The girl's face went blank with what he thought of as sticker shock,
and she carefully set the bracelet back on its black velvet bed.
"Two thousand dollars?"
"Well,
I admit. It's an unusual one. It's Navajo point work, it's got nearly
a pound of silver in it, sterling, and it's signed by a local artist
who was rather famous a hundred years ago. All of that raises the
price. I have some nice 1950s pieces in this case that run between
sixty five and one fifty..."
By
the time she and the greasy little boy left, Kelvin had made a sale,
and the day was, if not looking up, not a total loss.

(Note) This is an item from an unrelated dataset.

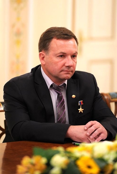 Лётчик-космонавт, Герой Российской Федерации Юрий Лончаков
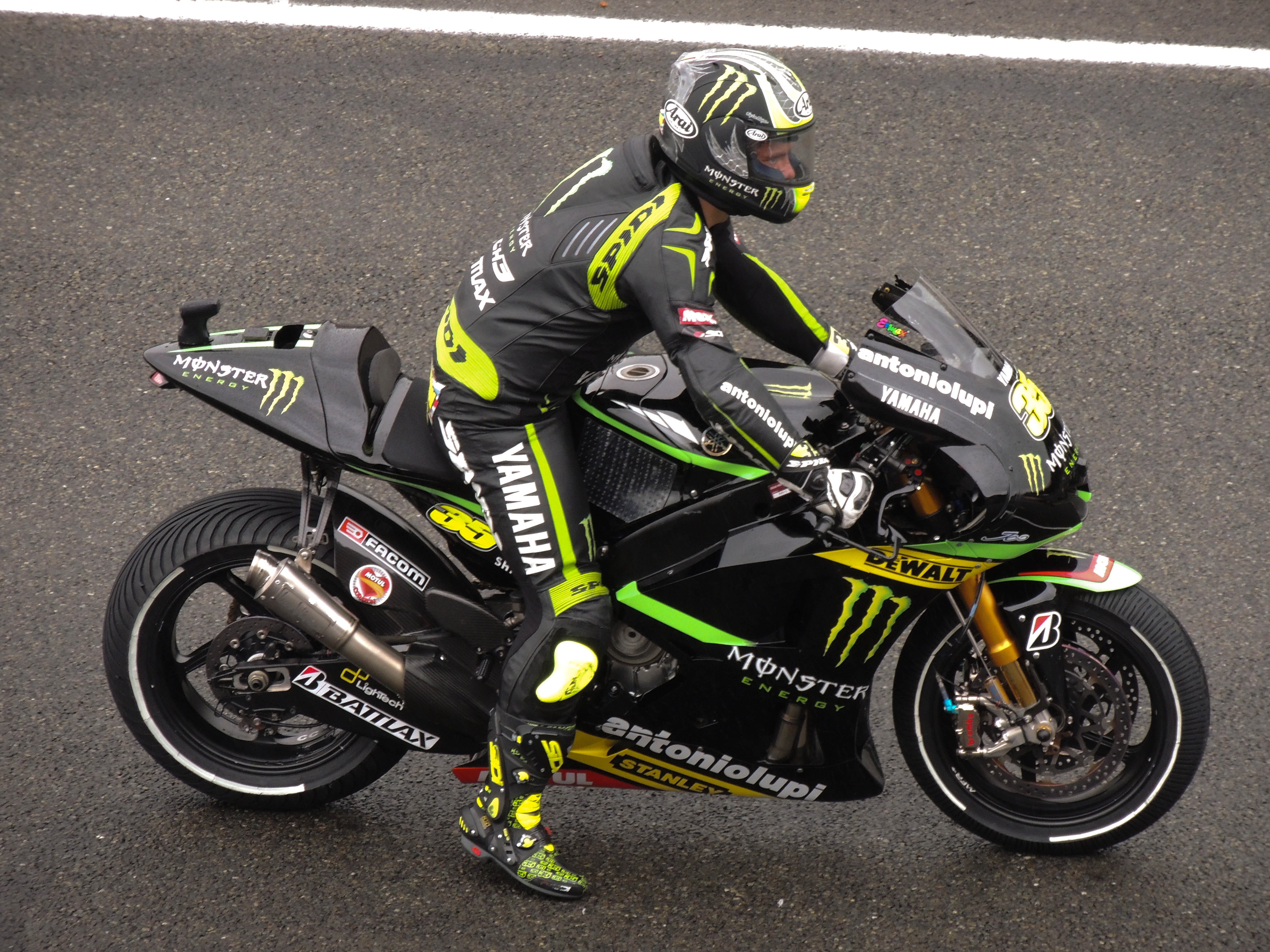 Cal Crutchlow sur la grille de départ du grand prix de France moto au Mans en 2013.

Santa Fe was a crapshoot that way, especially when you were off
the beaten track. If your store wasn't on the plaza, or somewhere
near the big hotels... Well.
Kelvin's little shop had been his grandfather's, and while town
had encroached, and it wasn't exactly a trading post anymore, the
place was still a ways out of town, next to a truck stop and a café
that served things like blue corn pancakes. There wasn't much in
the way of New Age salons and crunchy-granola vegan restaurants,
and that was what pulled the tourists in.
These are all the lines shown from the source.